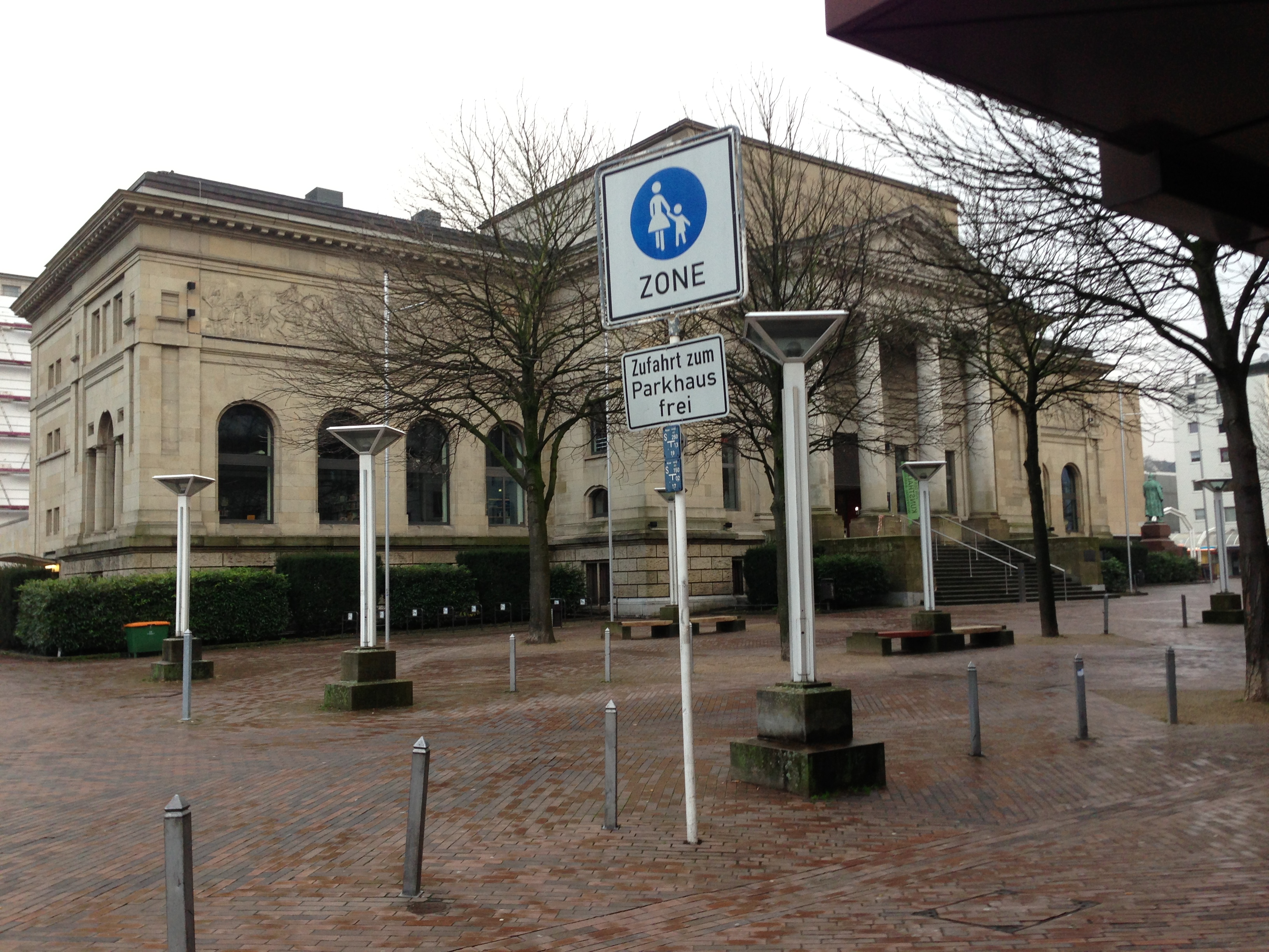 Die (nahezu) Frontansicht der Barmer Ruhmeshalle (Wuppertal).
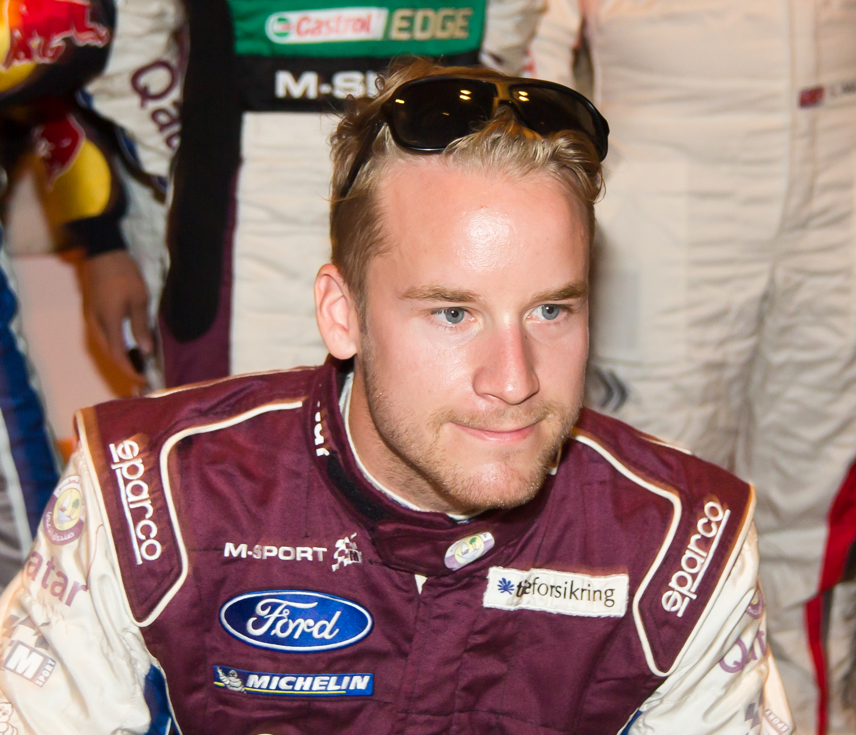 ADAC Rallye Deutschland 2013 - Empfang der Stadt Köln - Mads Østberg
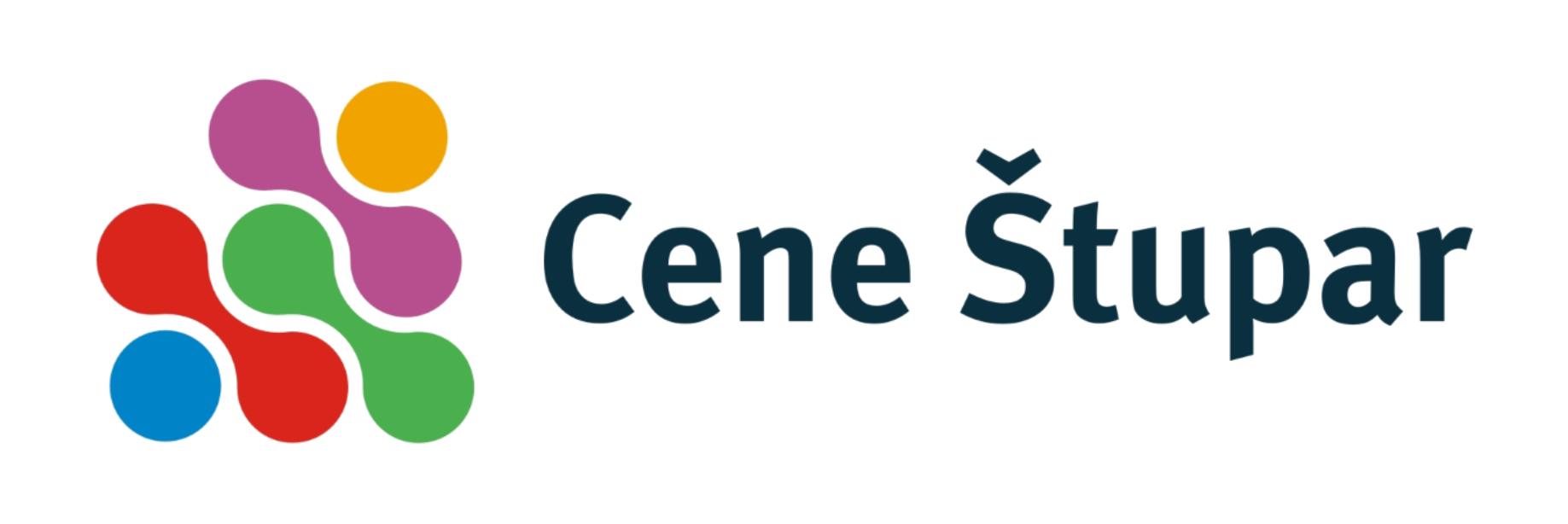 logotip
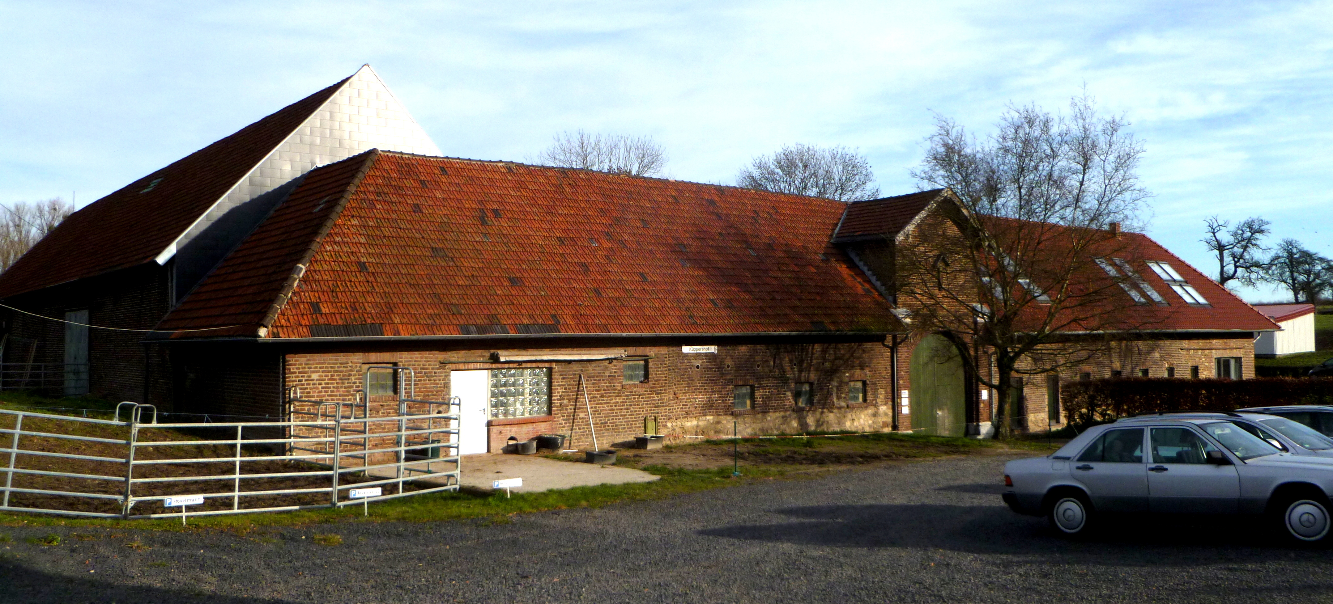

## [TASK STATEMENT]
Quote the data exactly, leaving every image out of the copy.

## [EXPECTED OUTPUT]
 Die (nahezu) Frontansicht der Barmer Ruhmeshalle (Wuppertal).
 ADAC Rallye Deutschland 2013 - Empfang der Stadt Köln - Mads Østberg
 logotip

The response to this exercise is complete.